Are you trying a simple terminal log in with ssh , or are you trying something more complex ?

Culture1 · April 1, 2010, 3:35pm

Oldcpu, it looks like I have messed up something somewhere. It was working fine for a while but i don’t know what happened. i thought that the Firewall was the problem.
I am having problems with authentication if I use SFTP. It won’t accept my password. The only thing that is working is the terminal.

user · April 1, 2010, 4:32pm

On 04/01/2010 04:36 PM, Culture1 wrote:
>
> oldcpu;2146285 Wrote:
>> Just a further note, ssh and sftp does work on 11.3 milestone.

<snip>

> I am having problems with authentication if I use SFTP. It won’t accept
> my password. The only thing that is working is the terminal.

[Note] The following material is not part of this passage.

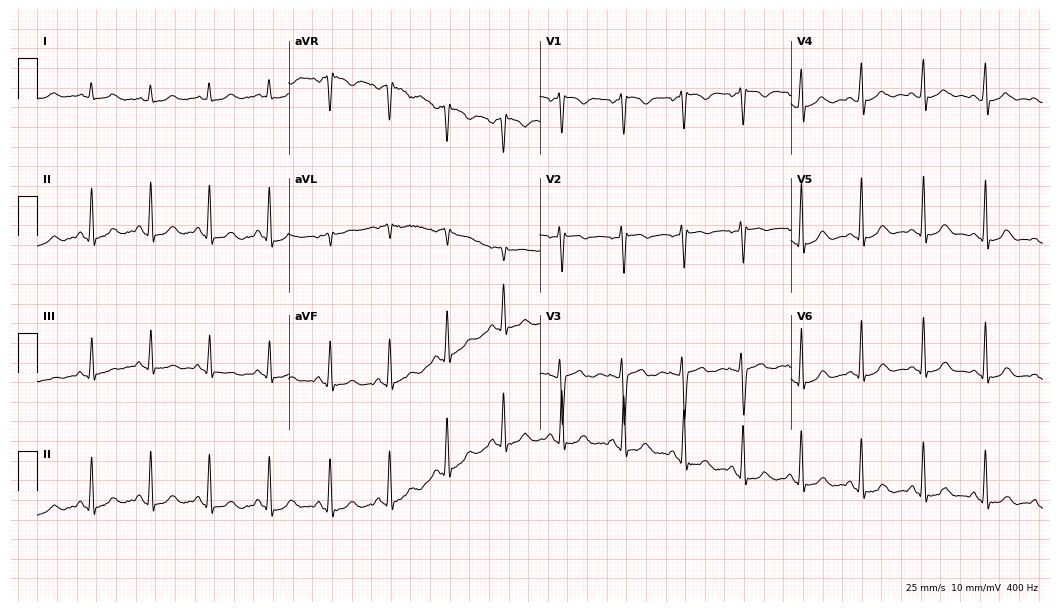
12-lead ECG from a 20-year-old female. Screened for six findings — first-degree AV block, right bundle branch block, left bundle branch block, sinus bradycardia, atrial fibrillation, sinus tachycardia — none is recorded.

I’m also having this problem.
I quote what I wrote to the factory mailing list (no replies there yet):

…
I am running latest ML as a VBox guest on an 11.2 host.

I can ping in and out.
I can ssh in and out, LAN or WAN.
I can open LAN Samba shares
I can connect in over fish or sftp from LAN and WAN

But can’t connect out to any hosts over fish or sftp.

Host I’m trying to connect to over WAN shows:

pam_unix2(sshd:auth): conversation failed
error: ssh_msg_send: write
error: PAM: Authentication failure for ‘user’ from ‘ipaddress’ port
'33804 ssh2.

Host I try to connect in LAN says nothing.

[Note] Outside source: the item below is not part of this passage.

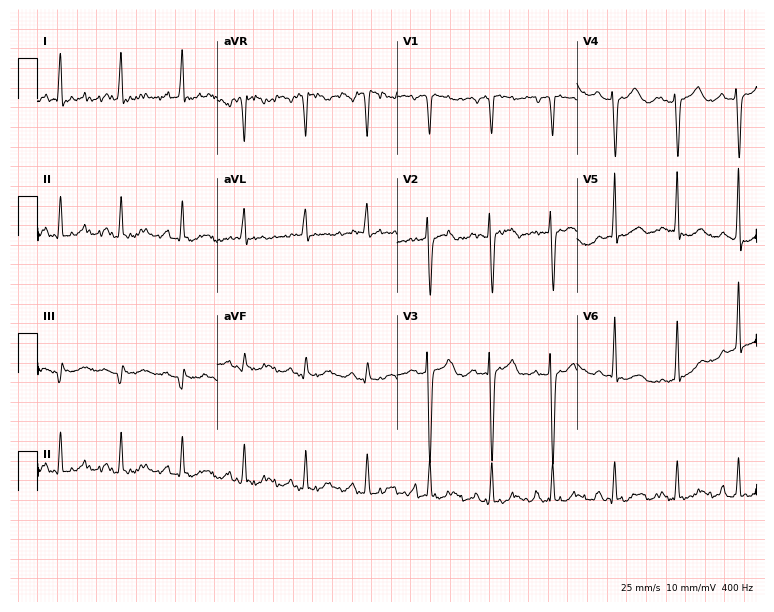
Standard 12-lead ECG recorded from a woman, 84 years old. None of these six findings is recorded: first-degree AV block, right bundle branch block (RBBB), left bundle branch block (LBBB), sinus bradycardia, atrial fibrillation (AF), sinus tachycardia. Only these six findings were labelled.

I booted the same VBox guest using 11.0 Live KDE CD and everything works
from there.

What should I look into?
…

Is the above familiar in any way your case?

Vahis

http://waxborg.servepics.com
openSUSE 11.2 (x86_64) 2.6.31.12-0.2-default
17:28pm up 6 days 20:46, 11 users, load average: 0.06, 0.12, 0.11

Culture1 · April 1, 2010, 5:01pm

It’s now working. I tried so many things that i don’t even know what was the solution.
However, the last thing that I did was to delete the known_hosts files in /nameofmyhomedirectory/.ssh on both computers. I rebooted both, new files were generated and it’s now working. At least SFTP.

oldcpu · April 1, 2010, 5:11pm

Maybe it is an 11.3 bug.

Install FileZilla (it come with 11.3) and try.

I raised a bug report on 11.3 PCManFM , and in testing I discovered the same problem exists with Nautilus (but not with FileZilla).

oldcpu · April 1, 2010, 5:13pm

Glad its working now, … as you can see from my above post, there is a bug here https://bugzilla.novell.com/show_bug.cgi?id=592432 on 11.3 that I raised.

caf4926 · April 1, 2010, 7:23pm

Usually just the known_hosts file on the remote computer

oldcpu · April 1, 2010, 7:30pm

In the case of the bug report I raised, this does not work.